The convolution stage: In order to solve the limitations of the dimension of the input feature map, we only adopted the channel MLP. However, only using the channel MLP may ignore the spatial information. Thus, we added the convolution stage before the MLP stages, which can increase the interaction of the spatial information in the images. The specifics of the convolution stage are shown in Table 7.

The loss function: We set the loss function as ${\mathcal{L}}_1+\gamma {\mathcal{L}}_{rank}$. $\gamma$ is a weighting factor reflecting the ranking loss proportion.

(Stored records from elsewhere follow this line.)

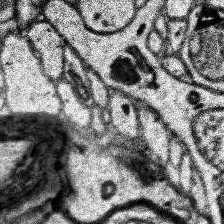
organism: Human
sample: Temporal Lobe
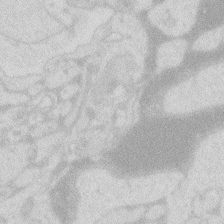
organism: Zebrafish
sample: Macrophage
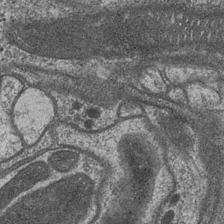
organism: Drosophila
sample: Optic medulla
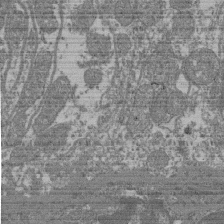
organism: Mouse
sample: Glomerulus
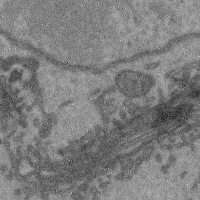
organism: Mouse
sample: Cerebral cortex
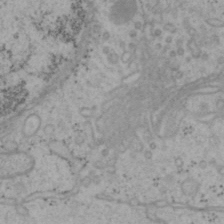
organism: Human
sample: HeLa cells
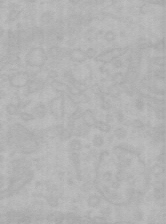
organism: Mouse
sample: Choroid plexus
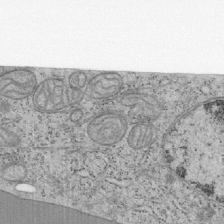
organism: Human
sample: HeLa cells
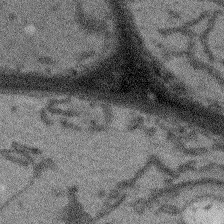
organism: Arabidopsis thaliana
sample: Root tip
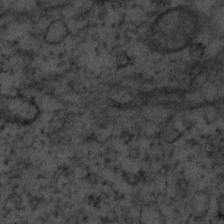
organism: Human
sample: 1205lu cells
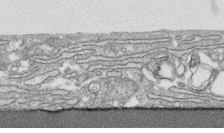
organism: Human
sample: CRL-1474
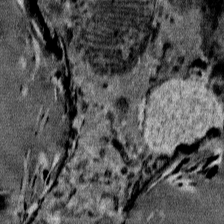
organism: Mouse
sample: Mouse Salivary gland
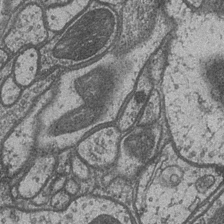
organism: Drosophila
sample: Optic medulla
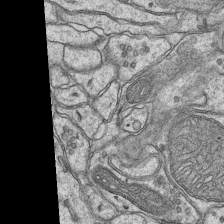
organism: Mouse
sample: CA1 Hippocampus
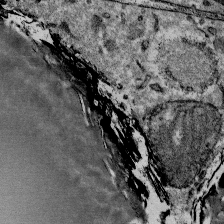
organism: Mouse
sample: Mouse Salivary gland
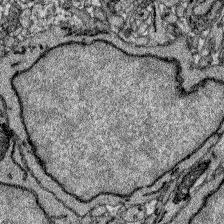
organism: Zebrafish
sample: Larval olfactory bulb
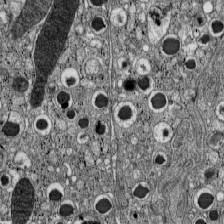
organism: C57BL Mouse
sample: Pancreatic islet
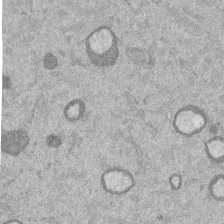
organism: Mouse
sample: Dividing mouse embryo 1 cell stage
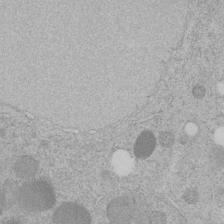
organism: C. elegans
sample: C. elegans embryo early stage
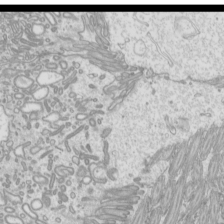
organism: Mouse
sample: Cilia; mouse epididymis
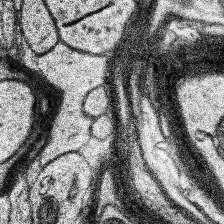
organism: Human
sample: Temporal Lobe
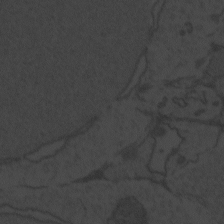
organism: Zebrafish
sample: Macrophage infected with Toxoplasma gondii
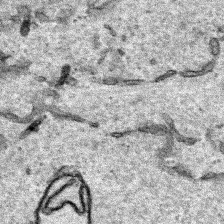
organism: Human
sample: Mitochondria in HCT116 cells
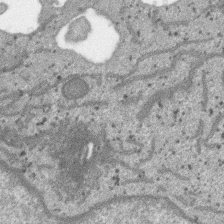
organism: Human
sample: Lung epithelial cells infected with SARS-CoV-2
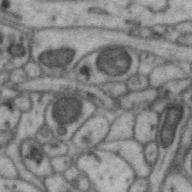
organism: Zebra finch
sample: Brain
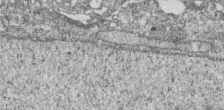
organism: Human
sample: HeLa cell HIV synapse
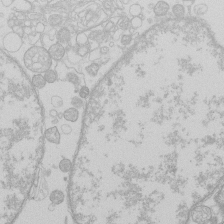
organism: Human
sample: Macrophage cells
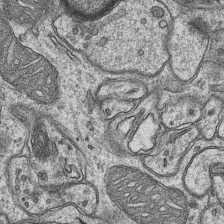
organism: Mouse
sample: CA1 Hippocampus
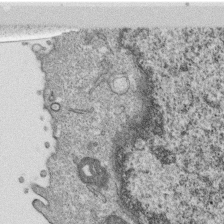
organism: African green monkey
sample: Vero E6 cells infected with SARS-CoV-2
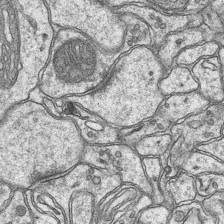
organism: Mouse
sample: CA1 Hippocampus
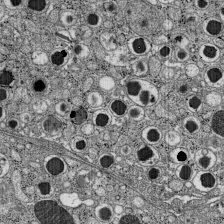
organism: C57BL Mouse
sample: Pancreatic islet
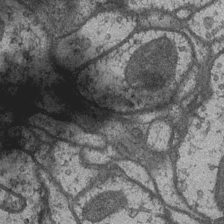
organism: Drosophila
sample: Optic medulla
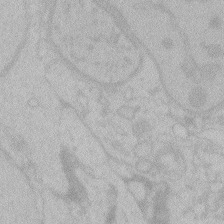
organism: Zebrafish
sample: Macrophage infected with Toxoplasma gondii
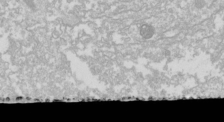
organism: Drosophila
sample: Cell division; meiosis; drosophila spermatocytes
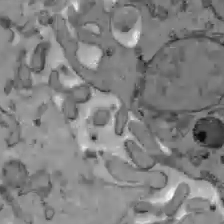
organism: C57BL Mouse
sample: Liver
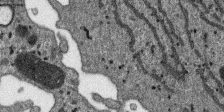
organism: Human
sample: Lung epithelial cells infected with SARS-CoV-2
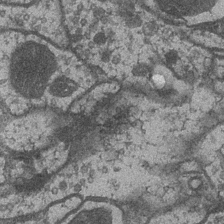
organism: Drosophila
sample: Optic medulla
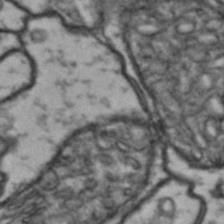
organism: Drosophila
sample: Brain
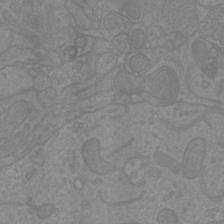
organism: Mouse
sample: Cortical neurons
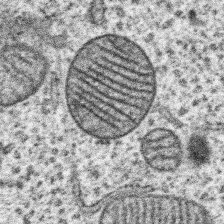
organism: Human
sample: HeLa cells
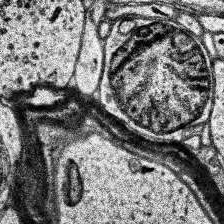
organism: Human
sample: Temporal Lobe
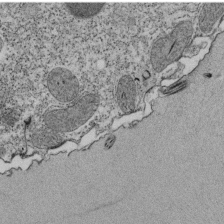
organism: Tetrahymena
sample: Cilia in tetrahymena
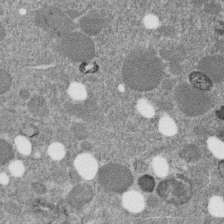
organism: C. elegans
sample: C. elegans embryo early stage
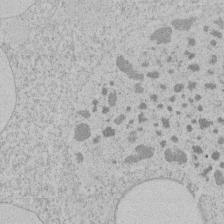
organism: Tetrahymena
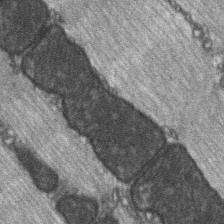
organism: C57BL Mouse
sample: Soleus
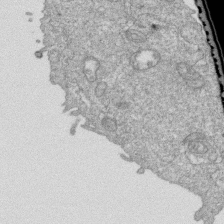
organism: Human
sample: HeLa cell HIV synapse
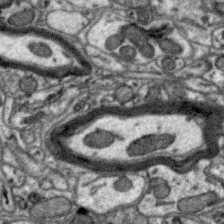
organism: Zebra finch
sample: Brain
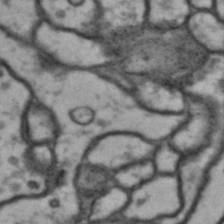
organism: Drosophila
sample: Brain
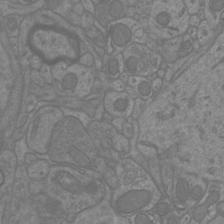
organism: Mouse
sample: Cortical neurons
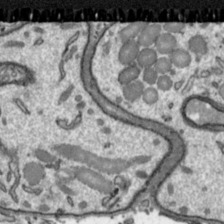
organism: Toxoplasma gondii
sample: Parasites in a vacuole inside a host cell
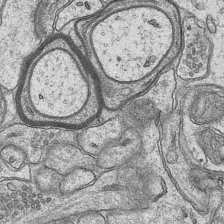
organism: Mouse
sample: CA1 Hippocampus
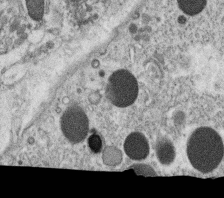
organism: C. elegans
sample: C. elegans oocyte; sperm cells
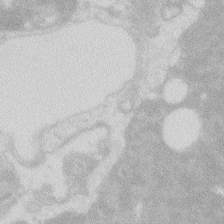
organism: Zebrafish
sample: Macrophage
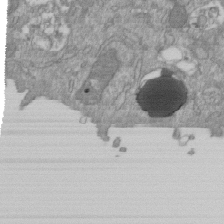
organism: Mouse
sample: ED-1 cell nuclei; centrioles
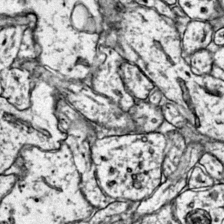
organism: Mouse
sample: Primary visual cortex
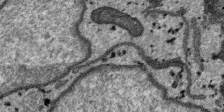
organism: Human
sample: Lung epithelial cells, uninfected (mock) control
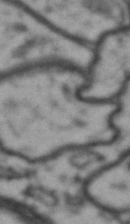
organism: Drosophila
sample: Brain
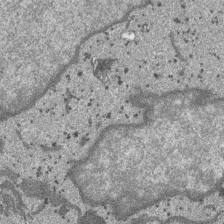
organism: Human
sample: Lung epithelial cells infected with SARS-CoV-2
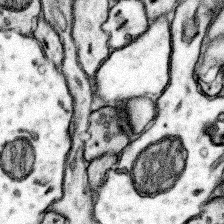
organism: Mouse
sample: Somatosensory cortex neuropil
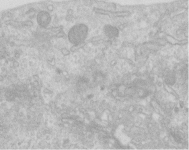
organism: Human
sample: Centriole in RPE cells
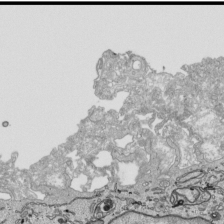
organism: Human
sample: Mitochondria in HCT116 cells
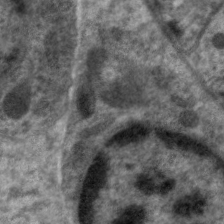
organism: C. elegans
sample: Pharynx
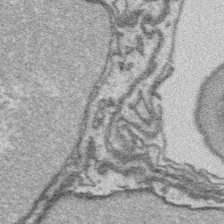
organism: Platynereis dumerilii
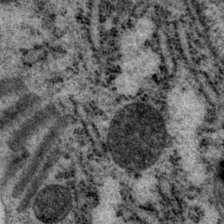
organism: P. pacificus
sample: Pharynx
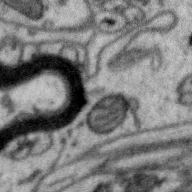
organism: Zebra finch
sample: Brain
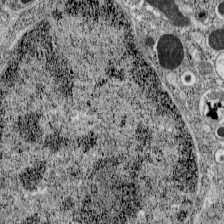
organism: C57BL Mouse
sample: Pancreatic islet
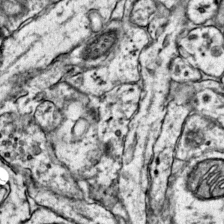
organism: Mouse
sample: Primary visual cortex
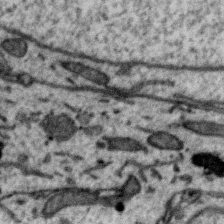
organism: Zebra finch
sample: Brain
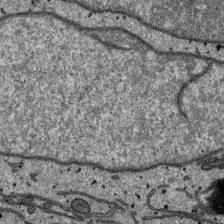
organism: Human
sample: Lung epithelial cells, uninfected (mock) control

We found that the results were better when we set $\gamma$ as 0.7. The details can be seen in

Table 11. The comparisons of $\gamma$ for the loss function on the ShanghaiTechA dataset. The bold values of the MAE and MSE represent the best performance.

$\mathit{\gamma }$	MAE	MSE
0.2	67.1	103.8
0.4	67.6	107.3
0.5	67.2	110.0
0.6	64.3	100.7
0.7	63.9	99.6
0.8	64.1	103.2

.

5. Conclusions

In this paper, we proposed SR2 for weakly supervised crowd counting. SR2 adopts an MLP-based framework. The framework leverages the convolution stage and the MLP stage for deep feature extraction, which can obtain efficient crowd feature representations. Considering that the MLP architectures ignore the spatial information and the information of the inner image, we added the scale-reasoning module to fuse the region-to-region dependency in the images and capture the multiscale information. Then, the fused features were fed into two branches, which were the regression branch for generating estimated counts and the scale-ranking module for improving the accuracy of the estimated counts in the regression branch. SR2 was assessed on four popular datasets for crowd counting, showing superior results with respect to other excellent approaches. The effectiveness of our approach was proven by both the quantitative and qualitative results. However, SR2 has many network parameters and is unsuitable for hardware with restricted computational resources. Besides, we only took into account crowd counting from images and did not explore crowd counting in videos, which would by appropriate for real-world applications. In the next step in this process, we will try to extend weakly supervised crowd counting to video tasks.